Interestingly Ralph has put up a quote from Frederick Soddy - who wrote "The Role of Money".

' On p.40, under the heading “Money a Claim to What Does not Exist.” he says, “The essential feature of money is . . . that it is a legal claim to wealth over and above the wealth in existence, all of which in an individualistic society is already in the ownership of others independently of this claim.”'

That is what people believe, (and leads to the 'confidence' arguments), when 'de jure' all fiat money actually is is a Tax Credit.

1:26 AM  
Blogger winterspeak said...

Neil: Right.

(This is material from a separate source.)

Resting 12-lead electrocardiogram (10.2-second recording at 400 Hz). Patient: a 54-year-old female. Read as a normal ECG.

They cannot fathom just how much it really is just numbers on an excel spreadsheet.

It is the monopoly on violence which comes from (defines) Sovereignty which gives it value, and even then, only to the extent the Sovereign decides.

SRW is very uncomfortable with accepting concentrated Sovereignty.

9:27 AM  
Blogger ChrisJCook said...

Interestingly enough the undated credit created and issued by sovereigns against value received, and returnable against taxation was for 500 years known as 'stock'.

The phrase 'rate of return' does not refer to an interest rate but the rate at which stock - which was part of a split 'tally stick' - could be returned to the issuer who would match it against the counter-stock or 'foil.

Any economic entity can issue 'stock', and the 'stock' in a joint stock company was not the same as 'shares'.

Gilts - aka 'gilt-edged' stock are in fact not a debt claim but a form of equity, akin to interest bearing preference shares issued by governments.

https://blogs.ucl.ac.uk/resilience/2012/01/09/a-stock-answer/

While the 'scrip' referred to above as being issued by corporates is in fact 'stock' in its original meaning.

A misconception has crept in re tally sticks, which were an early accounting tool, because they could be issued either as a receipt (a memorandum tally) or record with no obligation, or as an IOU returnable against value and issued at a discount to value received (without a discount no-one would accept them).